Material supplied:
____________________

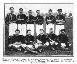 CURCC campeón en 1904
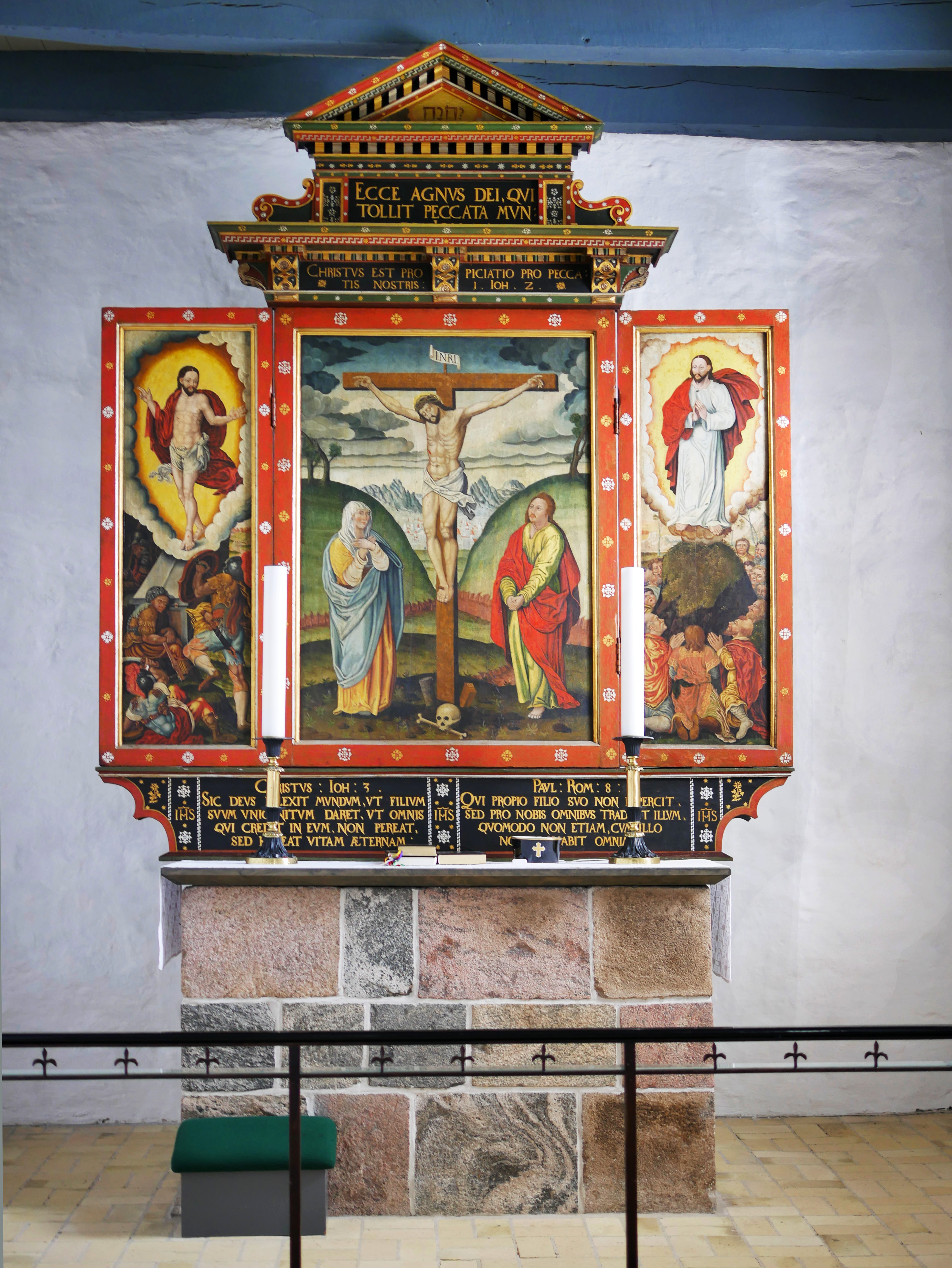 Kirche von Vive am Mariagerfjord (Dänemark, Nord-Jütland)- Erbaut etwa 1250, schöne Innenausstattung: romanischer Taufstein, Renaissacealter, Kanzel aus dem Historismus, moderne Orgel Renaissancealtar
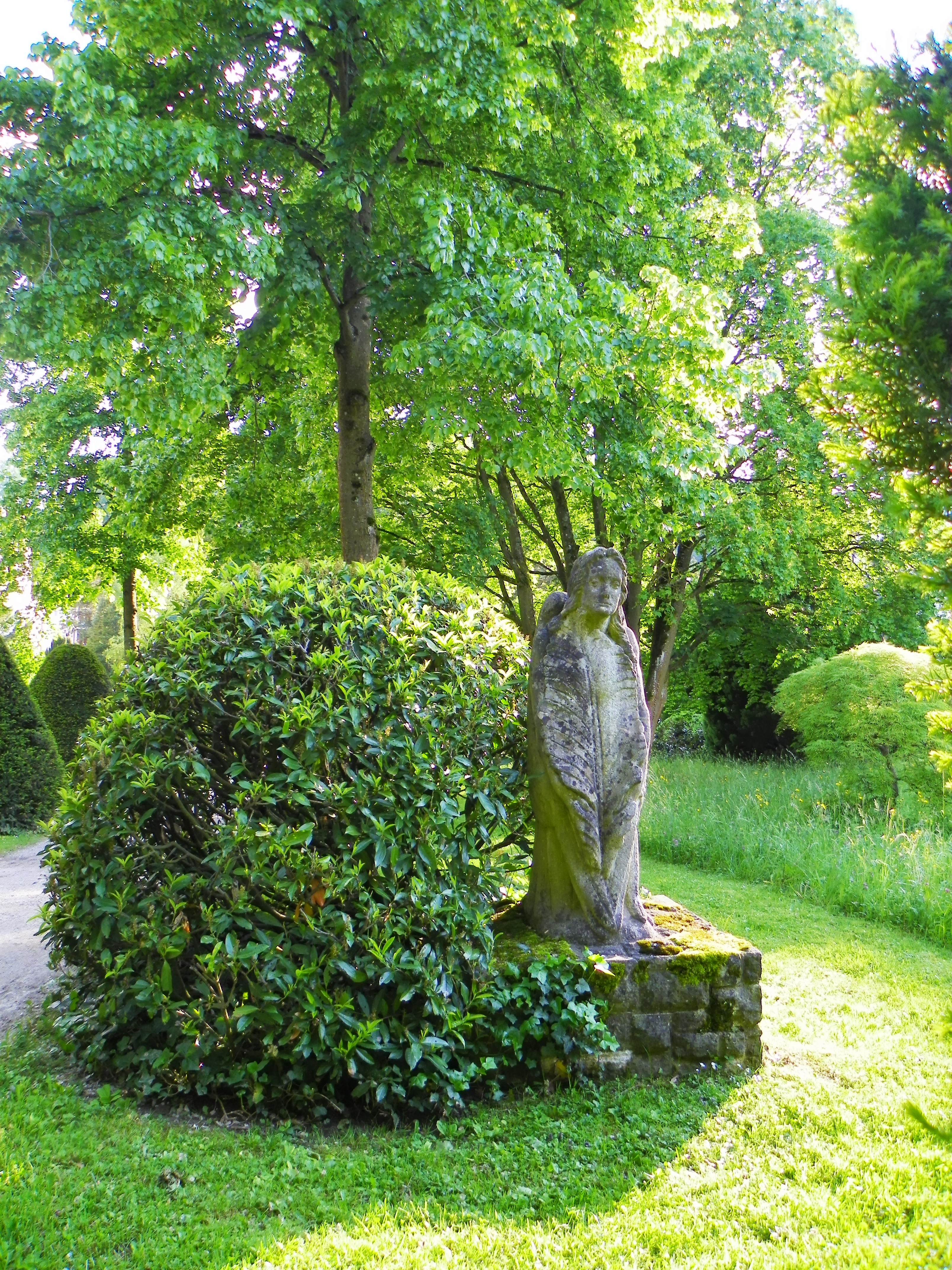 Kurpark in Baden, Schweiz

____________________

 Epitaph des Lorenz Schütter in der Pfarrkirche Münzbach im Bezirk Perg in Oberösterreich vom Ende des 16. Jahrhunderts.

____________________

Would you write out exactly the lines above, starting at the line containing "CURCC campeón en 1904" and stopping after the line containing "Kurpark in Baden, Schweiz"? Omit the pictures.

Task result:
 CURCC campeón en 1904
 Kirche von Vive am Mariagerfjord (Dänemark, Nord-Jütland)- Erbaut etwa 1250, schöne Innenausstattung: romanischer Taufstein, Renaissacealter, Kanzel aus dem Historismus, moderne Orgel Renaissancealtar
 Kurpark in Baden, Schweiz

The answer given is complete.